Tuesday 8 December 2009

animals

"can you close the gate, I have an animal you know!" No fucking kidding you old sack, I've seen your wife. I think this whilst other words tumble past my lips. Stuck in suburbia with retired, boring, bored, gate loving twats. I explain to the gentleman that I left it as I found it but he goes on: "but gates are made to be closed aren't they?" Yes, repeatedly on your skull.

Tuesday 6 October 2009

tear stained letters

It's a time of contrast. Compare and contrast. I'm being bounced around these weeks, used and dumped according to who's sick/been sick/hungover. For a few frantic days I'm delivering half of a walk for a postie who's recovering from a (2nd) stroke ('you don't get a third!' states my mum chillingly)

Wednesday 16 September 2009

the little fella

'Screwfix' apocalypse. These chunky odes for screwed up people are in abundance today; some homes even getting 2: mail the size of a brick jammed through their letterbox, taking the draught excluder with it, how ironic. if that weren't enough to drag around the village, 'saga' mags to boot...and here's me in the village of the damned, the same decrepit faces trundling round the village every day, zimmer frame in hand(s)...grinding a rut in the pavement. Then I see the cat, dangling halfway out of the front bay window.

Monday 7 September 2009

fiery globe

"you won't get any answer there mate.
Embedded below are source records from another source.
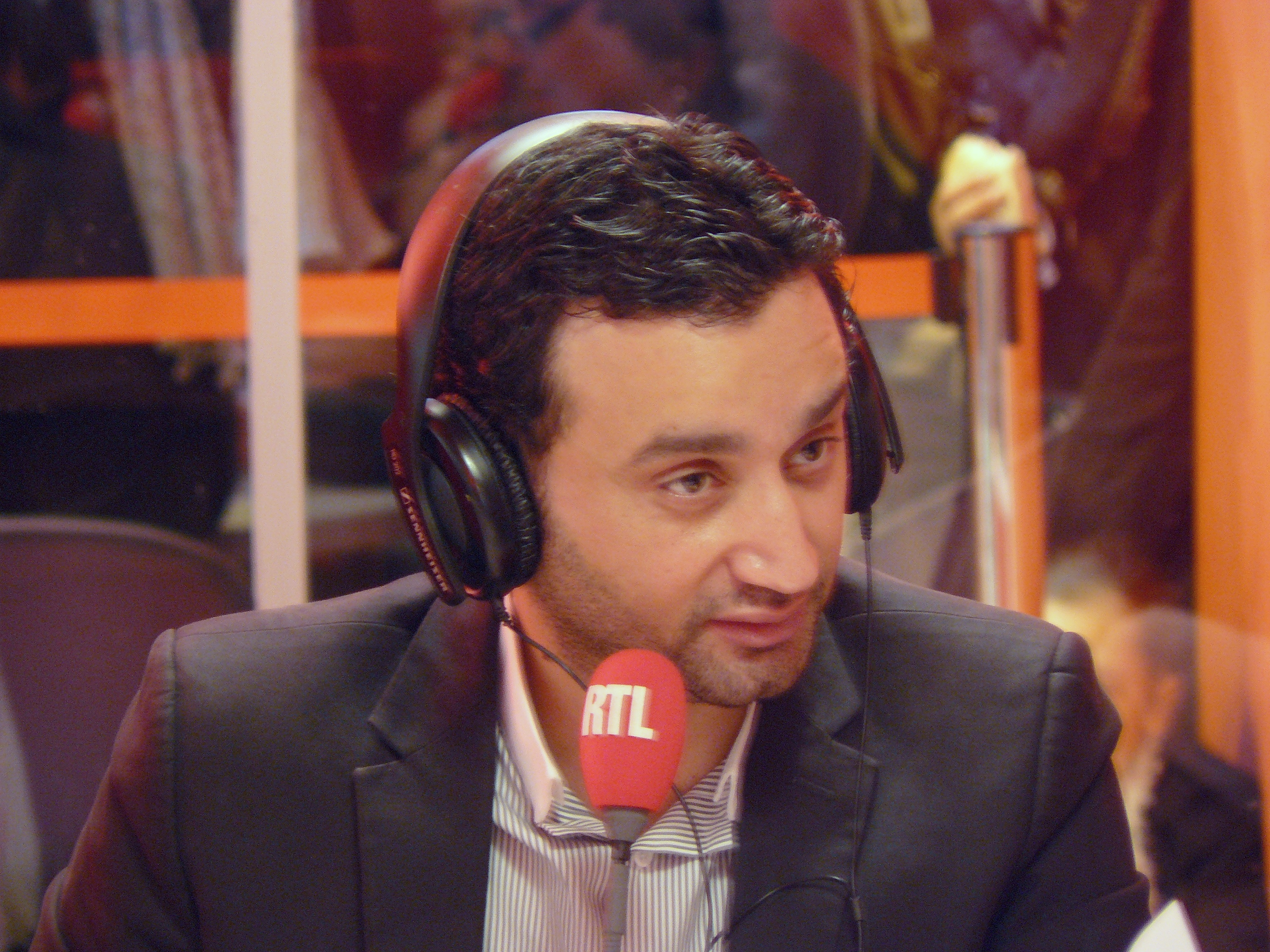 Cyril Hanouna, animateur radio/télévision, le 2 mars 2010 lors d'un plateau radio de RTL au Salon de l'agriculture à Paris.
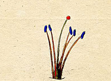 Ausschnitt (Klasse V) aus Ehrets Tafel "Methodus Plantarum Sexualis"
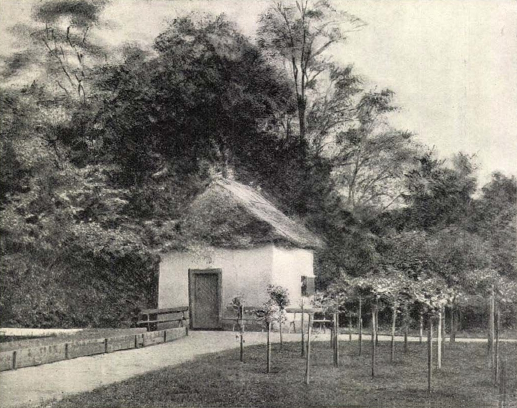 Arany János lakása a geszti parkban

Half of 'em are all fucking dead, they just haven't bothered to bury 'em yet." With that the mystery (council worker? cat burglar?) man produces a bunch of keys and lets me in the side door to the impenetrable flats. Shit, I was hoping for a no access scenario, take some mail back. I've spent an age buzzing my way through the many delightful cominations of flat numbers (1a, 1b, 1c...up to 11d) trying to get into these Godforsaken places...'trade' button? Don't make me laugh. They haven't worked for years, if ever. They may as well have put 'burglar' buttons on.

Wednesday 5 August 2009

worktime learning

Tuesday: the supposedly quieter day thus staff are reluctantly manhandled upstairs for the weekly 'work time learning' session. An opportunity for us to 'have our say' and hear the latest management doctrine. It's usually a nervous line manager reading from a head office email: "we are investing millions of pounds towards a better future" "be sure to wear shoes in the winter" and so forth. Staff shuffle uneasily, glancing furtively at the clock. "any questions?" followed by a pregnant silence. We rush back downstairs like kids at the school bell.
The latest mantra from head Office is "mail volumes have dropped 10%" thus justifying various cutbacks/savings. It's hard to believe. Voume may have dropped but weight cerainly hasn't. People love their tat catalogues.

Saturday 1 August 2009

mush

Autumn rewards the weary soul with fruits of it's labour; Winter can lay a sparkling blanket of silver frost; Spring rejuvenate the coldest heart with bursting green promises of Summer; and then Summer, it gently pours buckets of cold water down your back and into your shoes.
It rained today, and rained a bit more. Saturday of all days. The dreaded early rise whilst the world slumbers..passing pissed up revellers on your way to the office and facing a drunken gauntlet of "hey postie/wanker!!" Scaring the scavenging seagulls (keeping the streets clean of vomit/kebabs), a mild sense of achievement before work.

Tuesday 28 July 2009

harder faster

Monday's used to be the easy days but not anymore. If you're a reserve, covering holiday leave/sicko's then they're even worse. Every week a new walk to learn. No training, no welcome, no nothing. Find the right frame and go. A strange empty frame looms over you, a bewildering array of street names and numbers flash before your ragged eyes and you haven't even picked up a letter yet. Chances are, the first one you pick up will probably be a missort so you waste extremely valuable minutes desperately scanning the huge huge frame and names and numbers and colours, and missing bits..where the hell is it?? It's not here mate...move on...you inwardly scream and feel the sweat forming- the minutes turn to hours...everyone else is off for a coffee...shit, there's mountains of mail to wade through..stuff in the stupid pathetic slots in seemingly random order...Oh God, help me...

Friday 24 July 2009

the magic word

I ask the guy to "print and sign here please". I proffer the docket to sign. It's obvious he's drop down pissed. I hand him the pen and he bandies it around mid air while I follow the nib with the book. Talk about the pinning the fucking tail on the donkey. It's 10a.m. and he's shit faced. I noticed the garden straight away at the beginning of the week. Filthy toys strewn like plane wreck victims. A huge (once white?) three piece leather suite with glass table, now shit streaked and full of empty shot glasses. A large rusty barbecue. The same fiery faced gumbo mate slumped in his trundle-trolley, grizzled and pickled in white lightning. Fucking hell, I thought Ryelands was rough but this one street matches it and then some. Dogs? How about stray horses??